Amritsar, July 22
The prices of almost all vegetables continue to spiral with the cost of one kilo of tomato reaching Rs 100 and of onions Rs 50. As the production of vegetable has gone down due to rain, the prices of other vegetables too have soared.
Local vegetable sellers said the prices of tomato started increasing for the last one week when it was selling for around Rs 40 per kilo. Shopkeepers claimed that as the supply from other states has decreased, the prices of tomato would increase further.
Tomato and onions are the basic ingredients of almost every vegetable during the summer months. Even locally, the production of vegetables has gone down after rain.

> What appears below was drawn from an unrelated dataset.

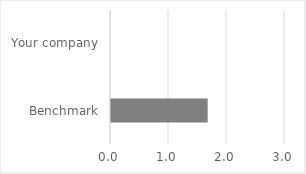
| Category | Strengthening of stakeholder collaboration |
|---|---|
| Benchmark | 1.667 |
| Your company | 0 |

The fall in the supply of vegetables from fields have affected common people as buying vegetables is burning a hole in their pockets. “Pumpkins, bitter gourd and ladyfinger have suddenly gone beyond the buying capacity of common people who cannot afford them,” said Surinder Kaur, a homemaker.
In the local retail market, pumpkins are selling at Rs 80 per kilo, bitter gourd at Rs 60 per kilo and ladyfinger Rs 70 per kilo. Farmers stated that the supply of local vegetables have gone down as farmers had uprooted the plants after the first rain to cultivate paddy.
“Most farmers grow vegetables as a third crop between rice and wheat,” said Satnam Singh, a vegetable grower, adding that controlling weeds in veggie fields during the monsoon season become a headache, as a result of which farmer go for basmati.
They stated that after the monsoon is over, the cultivation of early sown winter varieties would start. “Locally grown winter vegetables would be available in the market by the mid of October for which sowing would start by the end of August,” said another farmer.